A party of specialized micro-agents, running entirely on your machine, working through tasks while you sleep.

Motivation

I started building QuestChain after spending time with OpenClaw. The architecture there is genuinely impressive: multi-agent orchestration, rich tool use, long-running autonomous tasks. But the moment you try to run it against a local model, the practical reality sets in fast.

The problem isn't Ollama. Ollama is excellent. The problem is prompt assembly. Orchestration frameworks designed for frontier models construct large, rich prompts with broad tool schemas, long conversation histories, and multi-agent context merged into single calls.
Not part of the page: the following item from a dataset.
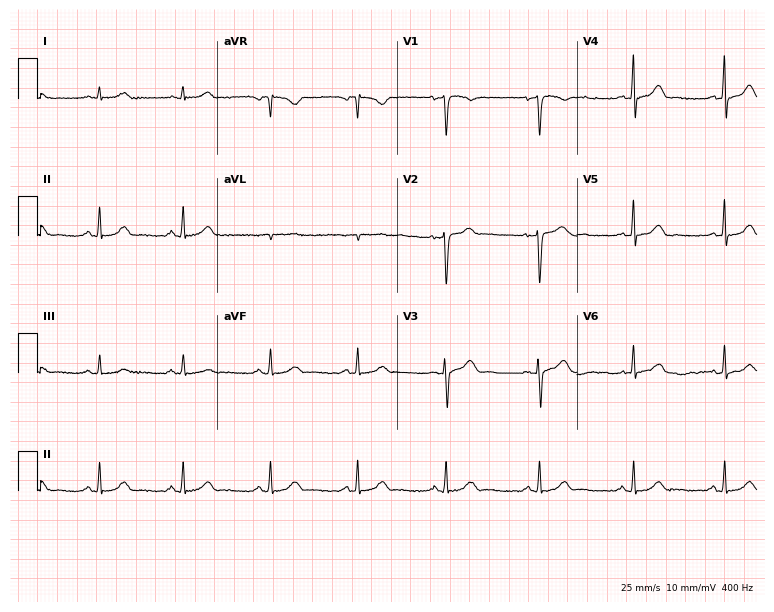
Electrocardiogram, a woman, 40 years old. Of the six screened findings (first-degree AV block, right bundle branch block, left bundle branch block, sinus bradycardia, atrial fibrillation, sinus tachycardia), none is recorded.

A 4B model hits its context window before the conversation has really started, hallucinates tool call syntax, or gets lost mid-task. The model is fine. It's being asked to do too much with too little.

QuestChain is my answer to that gap: a local-first agent framework designed from scratch to make small models productive. The core insight is simple: smaller context, fewer tools, and a clear role per agent means better decisions and fewer failures. Instead of one generalist agent trying to do everything, QuestChain runs a party of specialized micro-agents, each focused on a narrow domain.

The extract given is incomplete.